Latency and duration of stimulation of human muscle protein synthesis during continuous infusion of amino acids

Julien Bohé *, J F Aili Low *, Robert R Wolfe *, Michael J Rennie *
PMCID: PMC2278544  PMID: 11306673

Abstract

  1. The aim of this study was to describe the time course of the response of human muscle protein synthesis (MPS) to a square wave increase in availability of amino acids (AAs) in plasma. We investigated the responses of quadriceps MPS to a ≈1.7-fold increase in plasma AA concentrations using an intravenous infusion of 162 mg (kg body weight)−1 h−1 of mixed AAs. MPS was estimated from D3-leucine labelling in protein after a primed, constant intravenous infusion of D3-ketoisocaproate, increased appropriately during AA infusion.

  2. Muscle was separated into myofibrillar, sarcoplasmic and mitochondrial fractions. MPS, both of mixed muscle and of fractions, was estimated during a basal period (2.5 h) and at 0.5-4 h intervals for 6 h of AA infusion.

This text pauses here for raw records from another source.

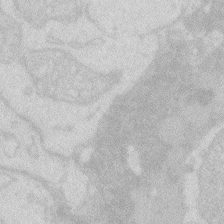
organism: Zebrafish
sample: Macrophage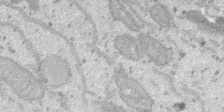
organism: Human
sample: Lung epithelial cells infected with SARS-CoV-2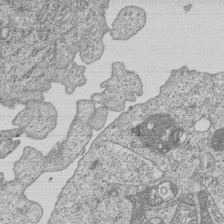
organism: Human
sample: MDA-MB-231 cells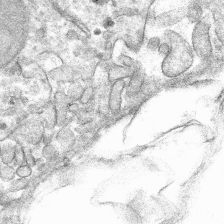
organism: Mouse
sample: Mouse hepatocytes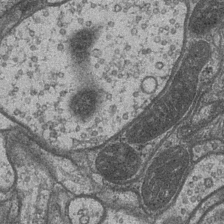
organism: Drosophila
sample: Optic medulla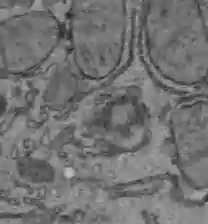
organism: C57BL Mouse
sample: Liver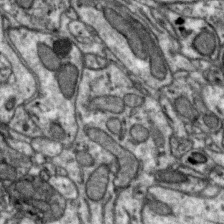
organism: Zebra finch
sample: Brain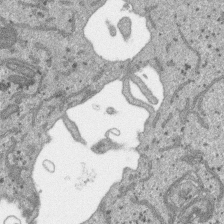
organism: Human
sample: Lung epithelial cells infected with SARS-CoV-2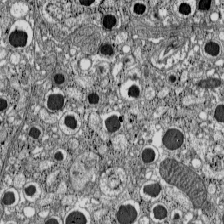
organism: C57BL Mouse
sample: Pancreatic islet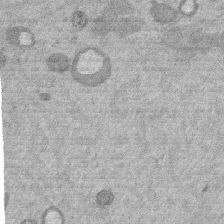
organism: Mouse
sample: Dividing mouse embryo 1 cell stage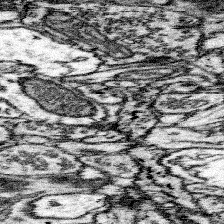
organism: Mouse
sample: Somatosensory cortex neuropil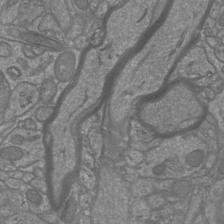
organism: Mouse
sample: Cortical neurons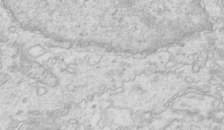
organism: Mouse
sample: Multiciliated cells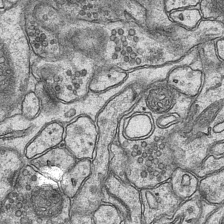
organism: Mouse
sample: CA1 Hippocampus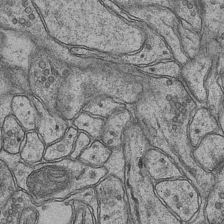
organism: Mouse
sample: CA1 Hippocampus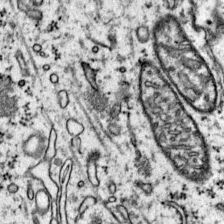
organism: Mouse
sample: Primary visual cortex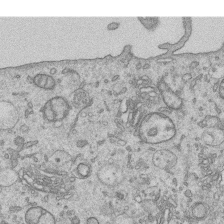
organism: Human
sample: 1205lu cells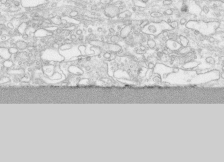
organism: Human
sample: CRL-1474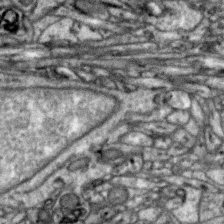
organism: Zebra finch
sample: Brain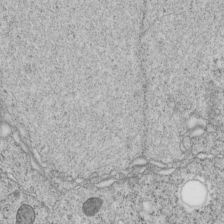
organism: C. elegans
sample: C. elegans embryo early stage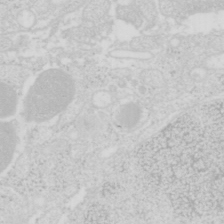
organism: Mouse
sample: Pancreas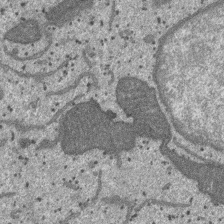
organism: Human
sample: Lung epithelial cells infected with SARS-CoV-2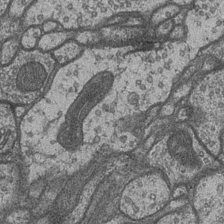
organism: Drosophila
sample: Optic medulla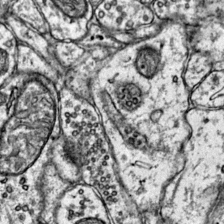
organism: Mouse
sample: Primary visual cortex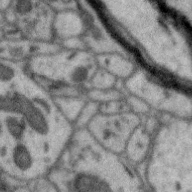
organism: Zebra finch
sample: Brain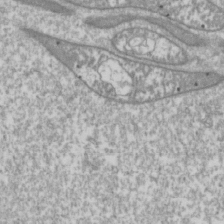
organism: Drosophila
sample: Cell division; meiosis; drosophila spermatocytes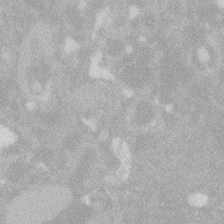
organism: Zebrafish
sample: Macrophage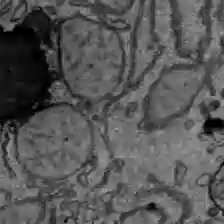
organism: C57BL Mouse
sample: Liver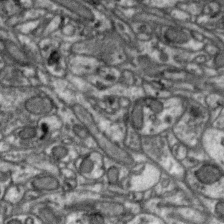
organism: Zebra finch
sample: Brain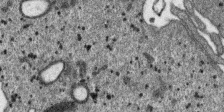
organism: Human
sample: Lung epithelial cells infected with SARS-CoV-2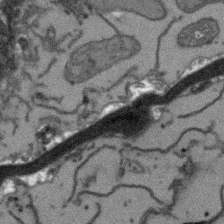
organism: Arabidopsis thaliana
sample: Root tip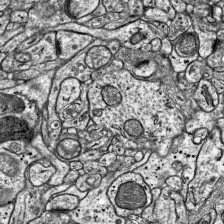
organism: Mouse
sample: Visual Cortex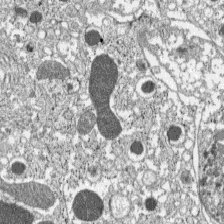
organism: C57BL Mouse
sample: Pancreatic islet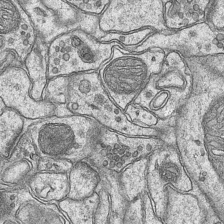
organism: Mouse
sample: CA1 Hippocampus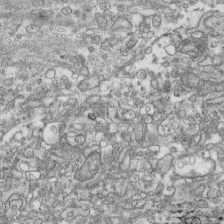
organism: Human
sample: CRL-1474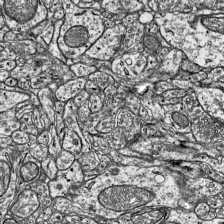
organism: Mouse
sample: Visual Cortex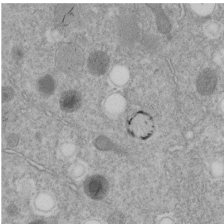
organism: C. elegans
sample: C. elegans embryo early stage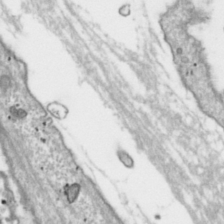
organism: Toxoplasma gondii
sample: Parasites in a vacuole inside a host cell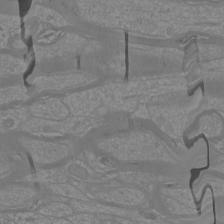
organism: Mouse
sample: Cortical neurons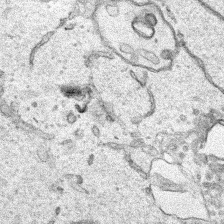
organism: Human
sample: Mitochondria in HCT116 cells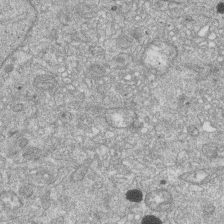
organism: Human
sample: HeLa cell HIV synapse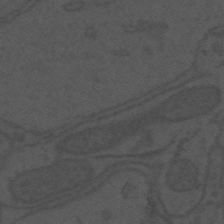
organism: Mouse
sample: Suprachiasmatic nucleus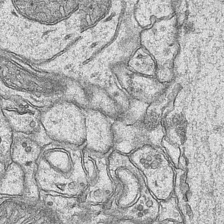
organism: Mouse
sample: CA1 Hippocampus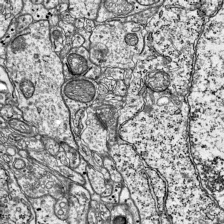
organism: Mouse
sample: Visual Cortex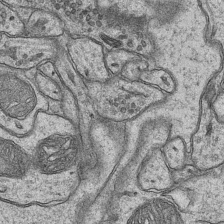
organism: Mouse
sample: CA1 Hippocampus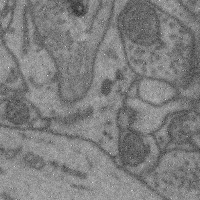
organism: Mouse
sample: Cerebral cortex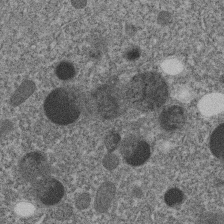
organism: C. elegans
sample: C. elegans embryo early stage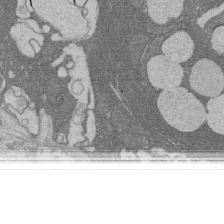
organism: Rat
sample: Salivary granule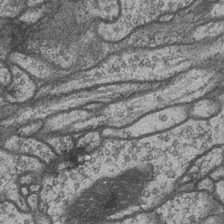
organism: Drosophila
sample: Optic medulla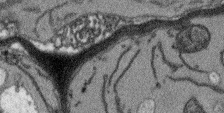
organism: Arabidopsis thaliana
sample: Root tip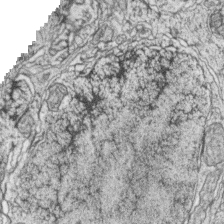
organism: Zebrafish
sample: synaptic ribbons in rod cells and cone cells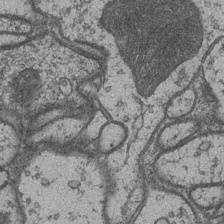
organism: Drosophila
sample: Optic medulla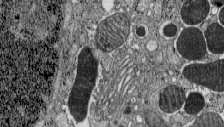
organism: C57BL Mouse
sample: Pancreatic islet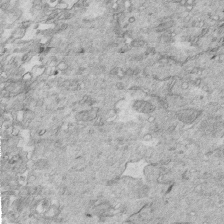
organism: Mouse
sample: Multiciliated cells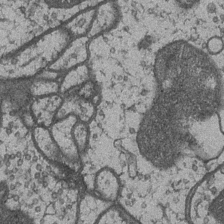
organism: Drosophila
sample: Optic medulla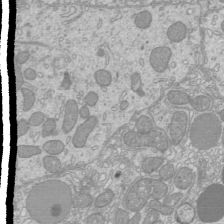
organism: Mouse
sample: Cilia; mouse epididymis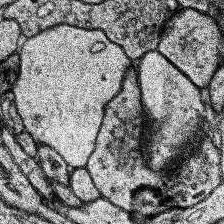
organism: Human
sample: Temporal Lobe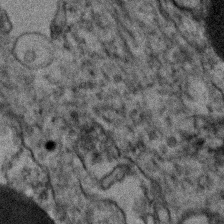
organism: Human
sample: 1205lu cells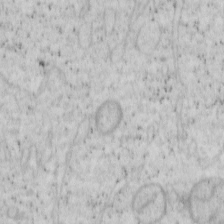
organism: Human
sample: HeLa cells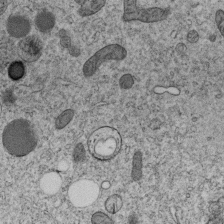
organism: C. elegans
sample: C. elegans embryo early stage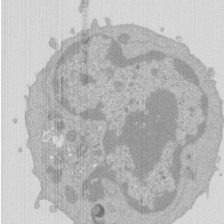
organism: Mouse
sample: Activated Pmel transgenic CD8+ T Cells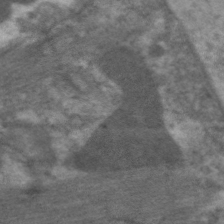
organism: C. elegans
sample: Pharynx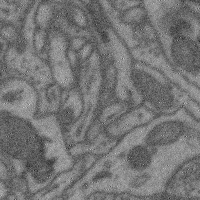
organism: Mouse
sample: Cerebral cortex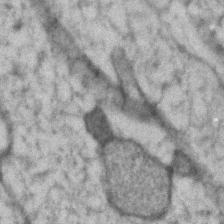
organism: Human
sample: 1205lu cells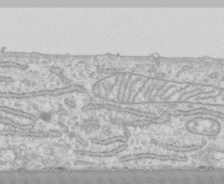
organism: Human
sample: CRL-1474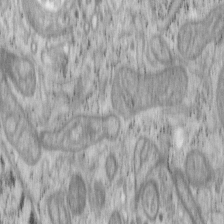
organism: Human
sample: HeLa cells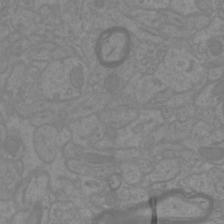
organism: Mouse
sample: Cortical neurons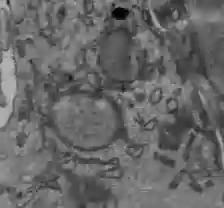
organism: C57BL Mouse
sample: Liver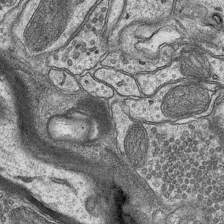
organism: Mouse
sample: CA1 Hippocampus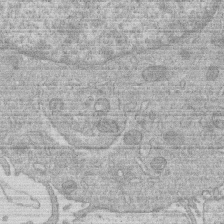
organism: Human
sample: Macrophage cells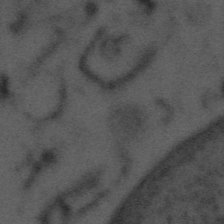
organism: Tuwongella immobilis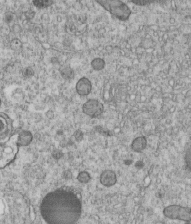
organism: C. elegans
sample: C. elegans embryo early stage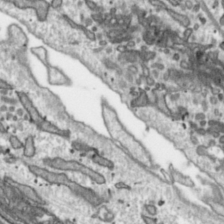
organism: Toxoplasma gondii
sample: Parasites in a vacuole inside a host cell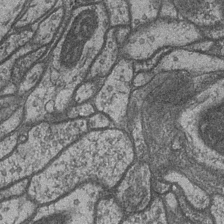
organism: Drosophila
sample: Optic medulla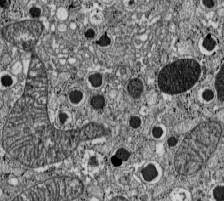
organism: C57BL Mouse
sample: Pancreatic islet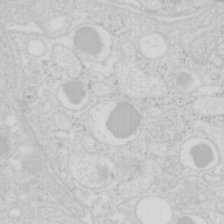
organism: Mouse
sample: Pancreas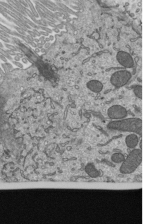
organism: Mouse
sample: Mouse epididymis efferent ductule cilia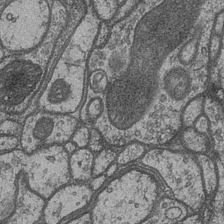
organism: Drosophila
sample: Optic medulla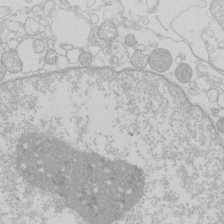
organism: Human
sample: Macrophage cells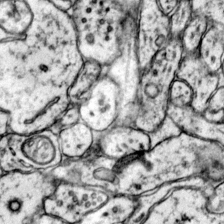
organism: Mouse
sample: Primary visual cortex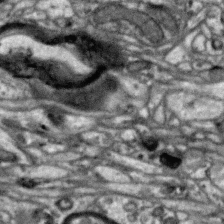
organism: Zebra finch
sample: Brain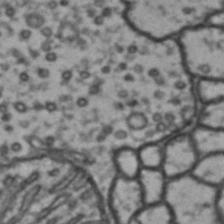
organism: Drosophila
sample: Brain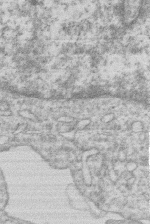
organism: Human
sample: Macrophage cells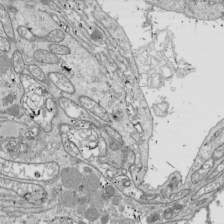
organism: Drosophila
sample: Cell division; meiosis; drosophila spermatocytes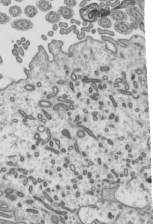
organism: Mouse
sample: Mouse epididymis efferent ductule cilia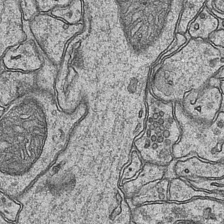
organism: Mouse
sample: CA1 Hippocampus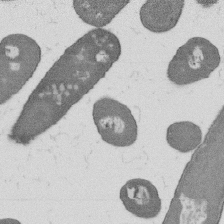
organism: B. subtilis
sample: Bacterial spore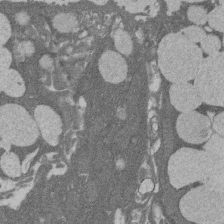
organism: Rat
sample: Salivary granule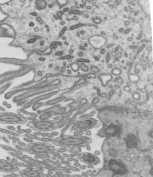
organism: Mouse
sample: Mouse epididymis efferent ductule cilia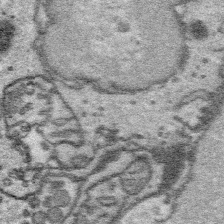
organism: Platynereis dumerilii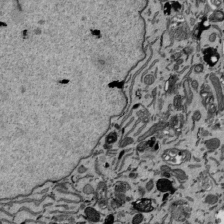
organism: Mouse
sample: ED-1 cell nuclei; centrioles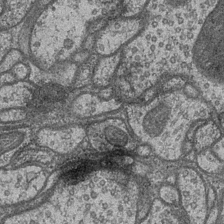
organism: Drosophila
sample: Optic medulla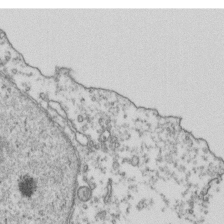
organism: Human
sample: Activated Jurkat CD4+ T cells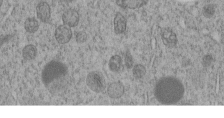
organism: C. elegans
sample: C. elegans embryo early stage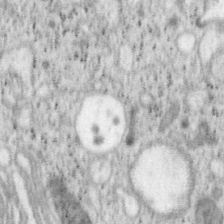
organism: Mouse
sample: OT-I killer T cells with ID8 ovarian cancer cells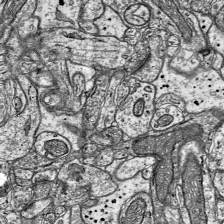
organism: Mouse
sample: Visual Cortex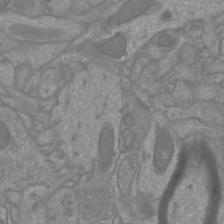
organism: Mouse
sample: Cortical neurons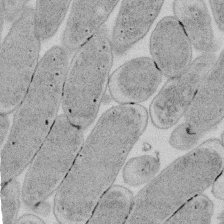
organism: E. coli
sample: Bacterial nucleoid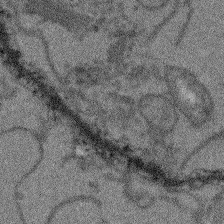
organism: Arabidopsis thaliana
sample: Root tip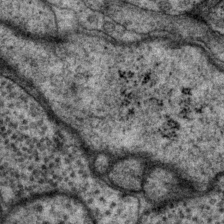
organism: P. pacificus
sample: Pharynx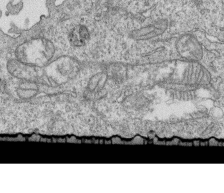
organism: Human
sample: HeLa cell HIV synapse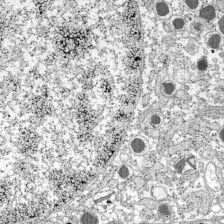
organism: C57BL Mouse
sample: Pancreatic islet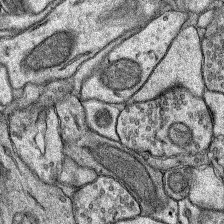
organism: Rat
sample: Hippocampus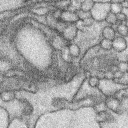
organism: Rabbit
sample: Retina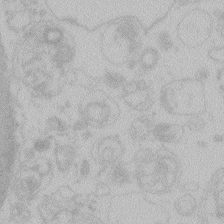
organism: Zebrafish
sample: Macrophage infected with Toxoplasma gondii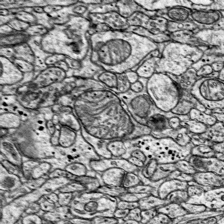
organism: Mouse
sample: Visual Cortex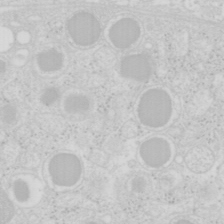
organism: Mouse
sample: Pancreas

  3. Rates of mixed MPS were not significantly different from basal (0.076 ± 0.008 % h−1) in the first 0.5 h of AA infusion but then rose rapidly to a peak after 2 h of ≈2.8 times the basal value. Thereafter, rates declined rapidly to the basal value. All muscle fractions showed a similar pattern.

  4. The results suggest that MPS responds rapidly to increased availability of AAs but is then inhibited, despite continued AA availability. These results suggest that the fed state accretion of muscle protein may be limited by a metabolic mechanism whenever the requirement for substrate for protein synthesis is exceeded.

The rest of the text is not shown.